» Material supplied
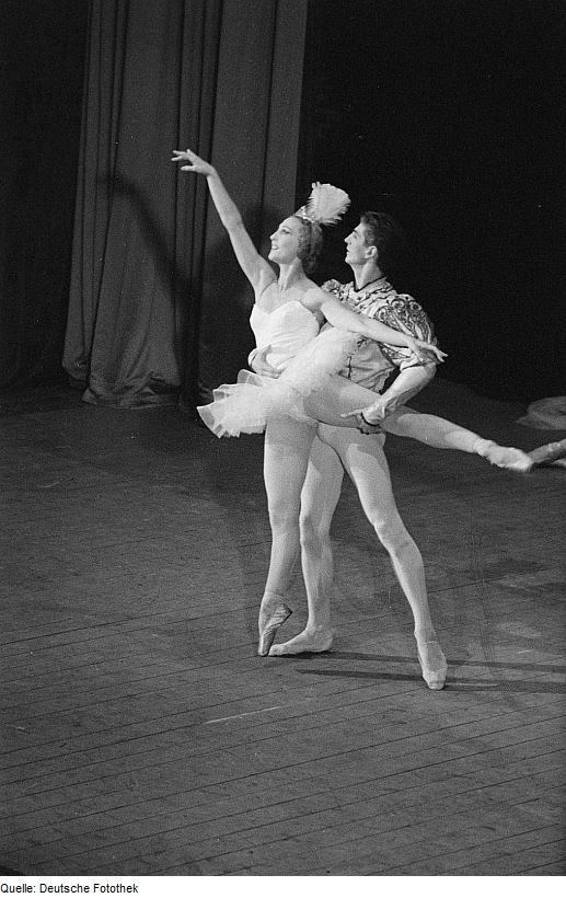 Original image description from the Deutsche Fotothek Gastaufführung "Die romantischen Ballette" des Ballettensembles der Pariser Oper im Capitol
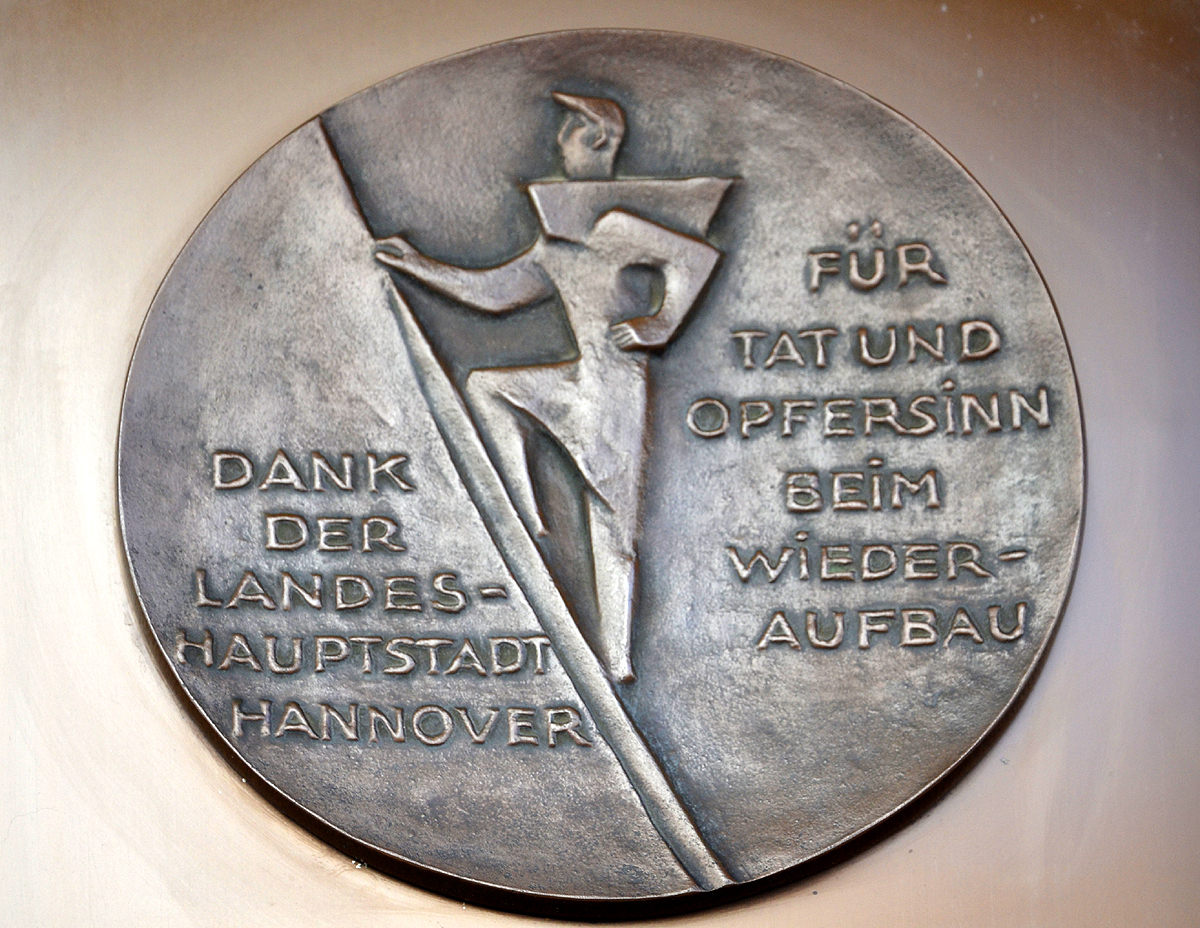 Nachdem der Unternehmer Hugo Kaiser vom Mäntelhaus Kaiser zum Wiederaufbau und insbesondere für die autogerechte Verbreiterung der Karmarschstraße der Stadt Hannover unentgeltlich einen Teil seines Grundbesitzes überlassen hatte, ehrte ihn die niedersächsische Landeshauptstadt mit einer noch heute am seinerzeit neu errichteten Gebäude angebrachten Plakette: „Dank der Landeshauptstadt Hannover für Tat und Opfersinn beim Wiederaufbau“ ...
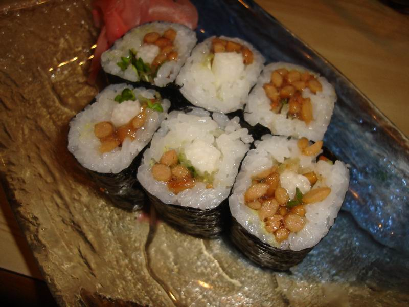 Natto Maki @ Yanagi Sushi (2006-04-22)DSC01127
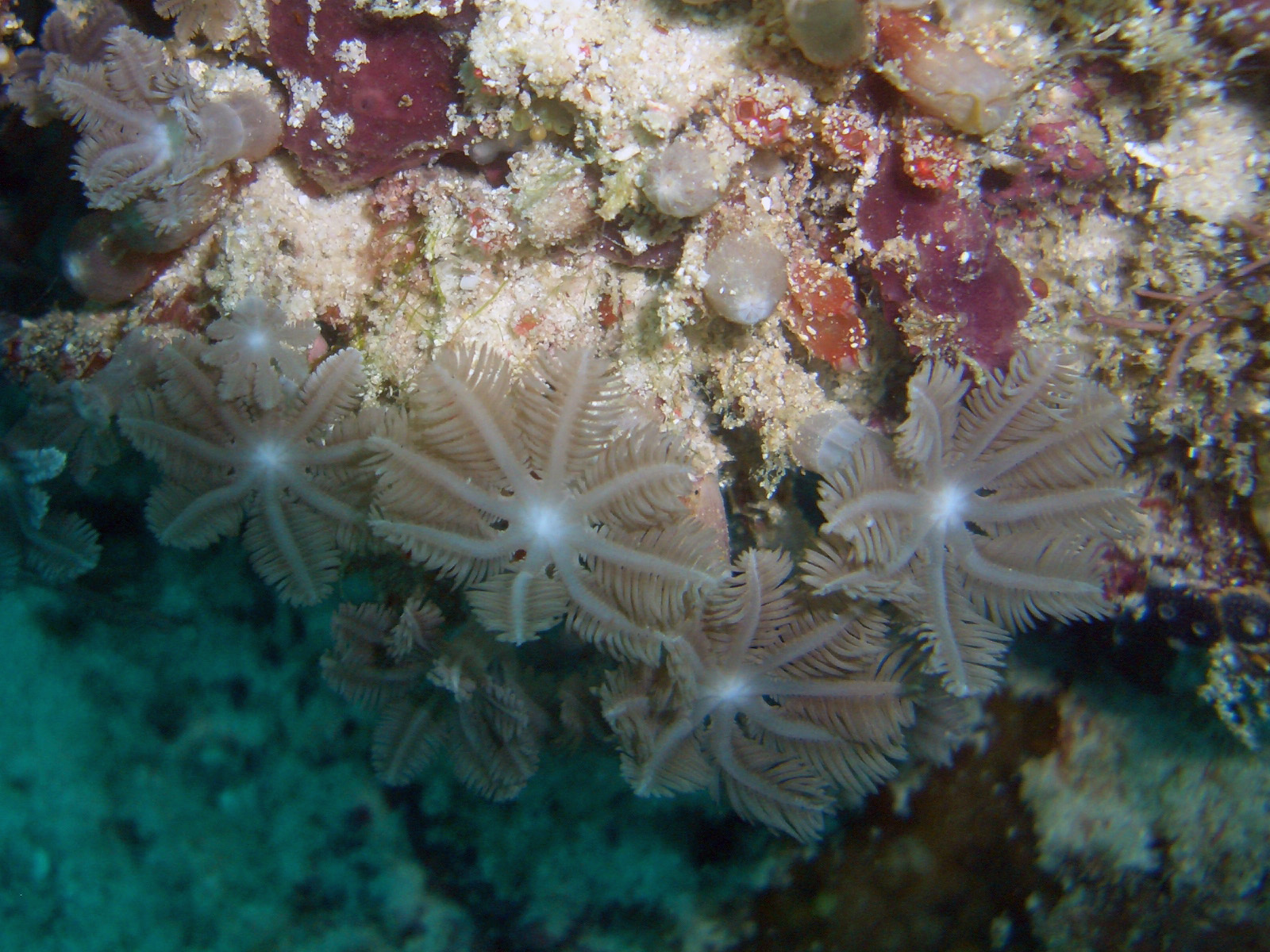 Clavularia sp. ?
--
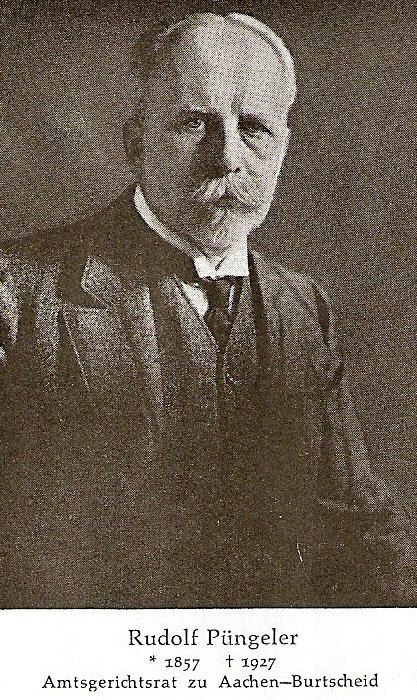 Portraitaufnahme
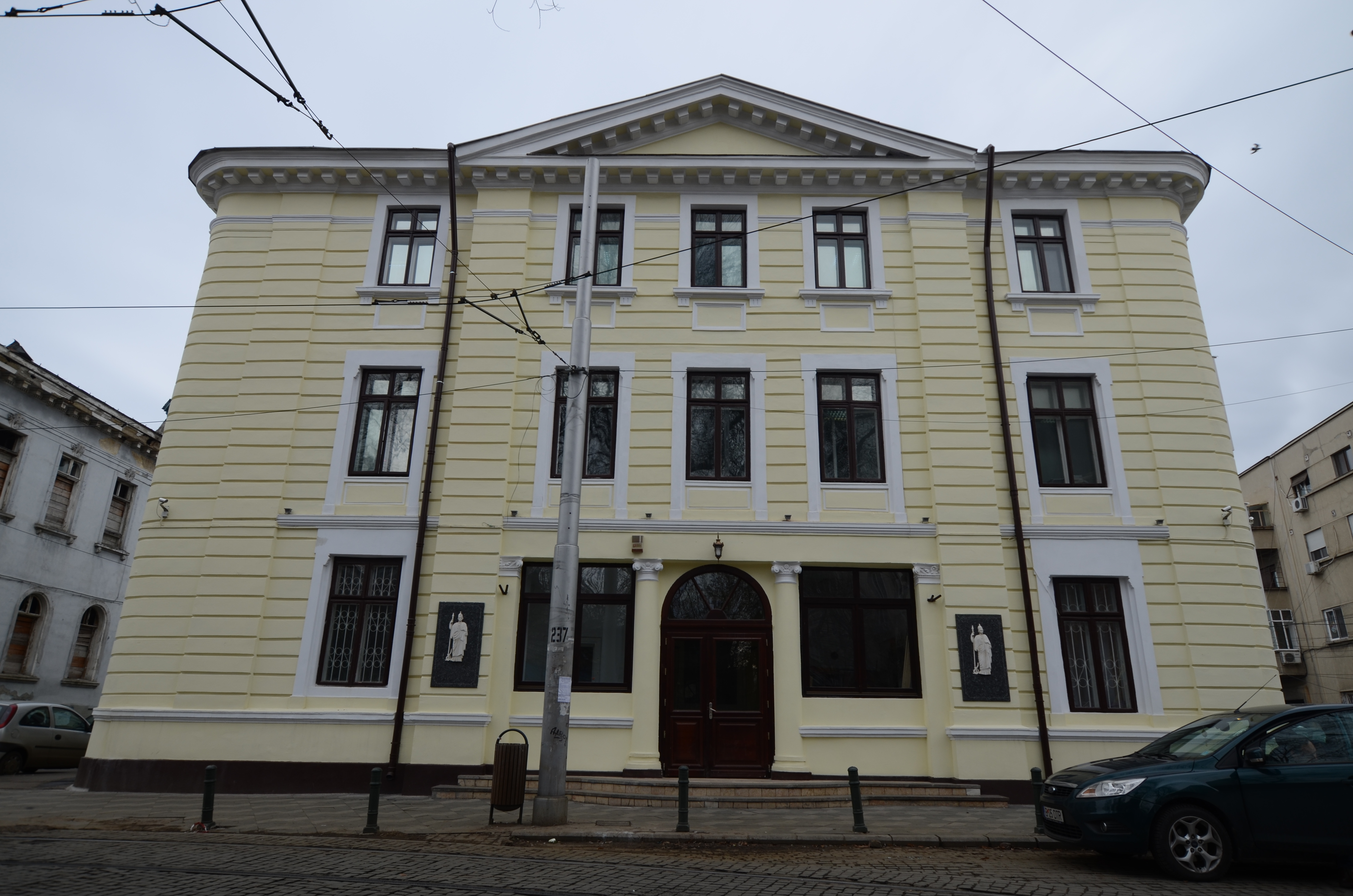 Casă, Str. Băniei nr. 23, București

» Work item
Everything between and including the line above containing "Original image description" and the line containing "Clavularia sp. ?" should be reproduced exactly, with pictures excluded.

» Answer for this exercise
 Original image description from the Deutsche Fotothek Gastaufführung "Die romantischen Ballette" des Ballettensembles der Pariser Oper im Capitol
 Nachdem der Unternehmer Hugo Kaiser vom Mäntelhaus Kaiser zum Wiederaufbau und insbesondere für die autogerechte Verbreiterung der Karmarschstraße der Stadt Hannover unentgeltlich einen Teil seines Grundbesitzes überlassen hatte, ehrte ihn die niedersächsische Landeshauptstadt mit einer noch heute am seinerzeit neu errichteten Gebäude angebrachten Plakette: „Dank der Landeshauptstadt Hannover für Tat und Opfersinn beim Wiederaufbau“ ...
 Natto Maki @ Yanagi Sushi (2006-04-22)DSC01127
 Clavularia sp. ?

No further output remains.